Discussion in 'Fibromyalgia Main Forum' started by scrump97, Sep 20, 2006.

  1. scrump97

    scrump97 New Member

    I have been diagnosed with FM for several years now and am going through a particularly bad time. My pain level is not at all bad right now but the fatigue is overwhelming and the depression is really bad. I'm being treated for all but what if it's just depression that I can't fight my way out of so I just lay around alot?
    I had 2 really good days a week ago and it felt so good but I was so scared that the energy would go away and it has. I can bear the pain more than the fatigue.
    SJ
  2. Pianowoman

    Pianowoman New Member

    I'm so sorry that you are going thorough this. It's tough but it's very common with FM. Many of us have depression as well and why wouldn't we, having to deal with this disease?!
    Fibromyalgia is real so try not to doubt yourself. It is like riding a roller coaster, there are ups and downs all the time.
    I'm glad you are geting treated and hope that you stay on the board. It is such a great place for support and information. We are all scared at some time and that's when coming here is such a great help.
    I hope you feel better.
    Kathy
  3. scrump97

    scrump97 New Member

    Thanks for your support. I'd rather have big blotches or something that would say, look, I'm real and today is a bad day!
    SJ
  4. Maribelle

    Maribelle New Member

    Dear SJ

    I feel exactly the same way. The fatigue is so bad that I just want to crawl in bed and never get up. I have been in
    a bad place lately....depressed too. I find very little joy in my life. I can barely get thru the day. I am not
    sleeping and I know that this contributes greatly to my
    fatigue. My mind is filled with doubt and despair.

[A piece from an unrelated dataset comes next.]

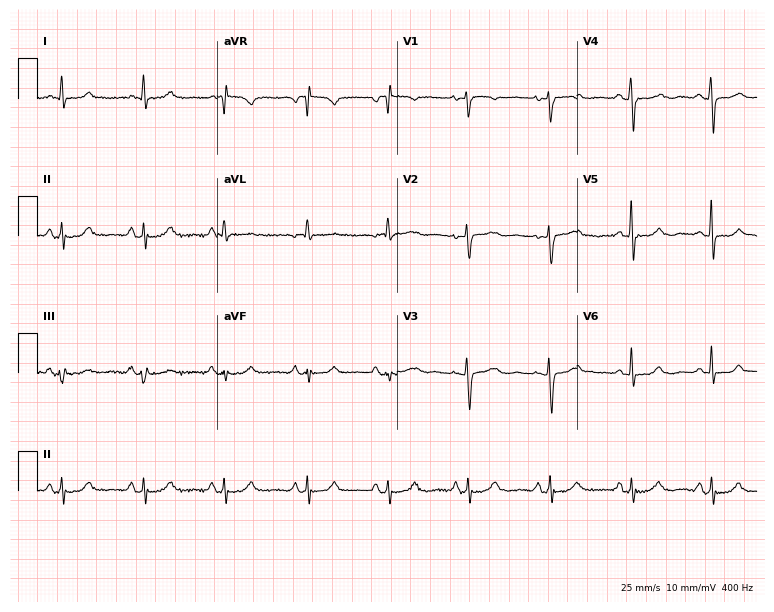
ECG — a female patient, 55 years old. Screened for six findings — first-degree AV block, right bundle branch block (RBBB), left bundle branch block (LBBB), sinus bradycardia, atrial fibrillation (AF), sinus tachycardia — none is recorded. Other findings, if any, are not listed.
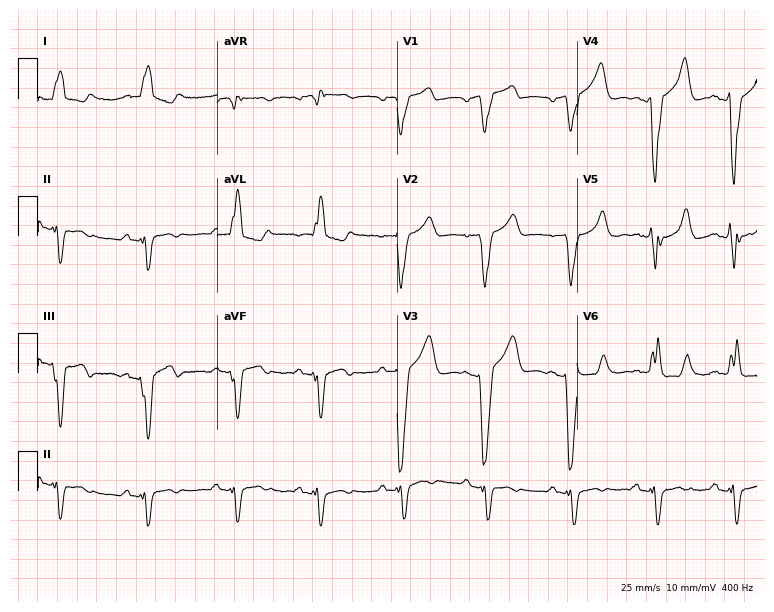
Resting 12-lead electrocardiogram. Patient: a 51-year-old man. The tracing shows left bundle branch block (LBBB).

    I was diagnosed a few years ago and everyday I question if
    FM is what I really have. Then I will have good days with
    normal energy and little pain. I get eager to resume my
    old life and then whammo...I crash. The roller coaster is
    too much sometimes.

    Thanks for sharing because I was feeling really alone with
    all of this and now I know that there are others who feel
    the same way. Thank God for the board.

    Take care and I will say a prayer for you.

    Maribelle
  5. Fredericka

    Fredericka New Member

    Remember that the depression is secondary to having the disease. I wasn't depressed before I got sick, just after, and because of hurting so much all the time, and all the symptoms from FMS/CFS. I don't know where one begins, the other ties in, or where it all ends.

    Just hope to be around still when they finally DO come up with the answers.

    Hang in there!

    NEVER doubt yourself! This "disease guilt" can be horrible and crushing.

    It is NOT your fault!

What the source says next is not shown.